Phylogenetics 101 — Part A

View slidesPractical Notes

phylogenetics 101 - trees

Phylogenetic trees can be represented in multiple formats, but nonetheless they all share several interesting implications.

If N = n. species, there are:

  • N terminal branches
  • 2N-3 total branches
  • N-3 internal branches
  • N-2 internal nodes

Regarding the number of trees which can possibly describe the relationships between a given number of terminal nodes (e.g. species), I will just say that is a number which goes up quite quickly. This even more true for trees with a root, as for each unrooted there are 2N-3 times as many rooted trees.
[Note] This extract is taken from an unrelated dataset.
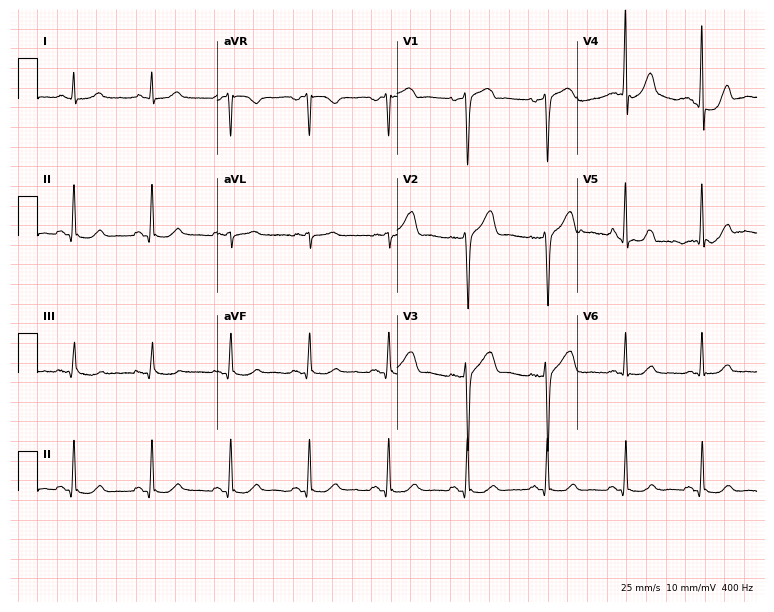
12-lead ECG from a male, 49 years old. Labelled as a normal ECG.

Here are some numbers:

LeavesUnrooted treesRooted trees
313
515105
794510,395
9135,1352,027,025
102,027,02534,459,425

The Newick format:

The Newick format was developed in the 1980s and is often associated with the Newick Conference held at the Newick restaurant in Dover, New Hampshire. Its simplicity made it quickly popular in the phylogenetics community, making it a de facto_ standard for exchanging tree data. The Newick is a combinations of parentheses, punctuation, numbers & letters. Lets take a look at some possibilities the .nwk offers:

(,,(,));                         	      no nodes are named

(A,B,(C,D));                     	      leaf nodes are named

(A,B,(C,D)E)F;                     	      all nodes are named

(:0.1,:0.2,(:0.3,:0.4):0.5);    	      all but root node have a distance to parent

(:0.1,:0.2,(:0.3,:0.4):0.5):0.0;     	  all have a distance to parent

(A:0.1,B:0.2,(C:0.3,D:0.4):0.5);    	  distances and leaf names (popular)

(A:0.1,B:0.2,(C:0.3,D:0.4)E:0.5)F; 	      distances and all names

((B:0.2,(C:0.3,D:0.4)E:0.5)A:0.1)F; 	  a tree rooted on a leaf node (rare)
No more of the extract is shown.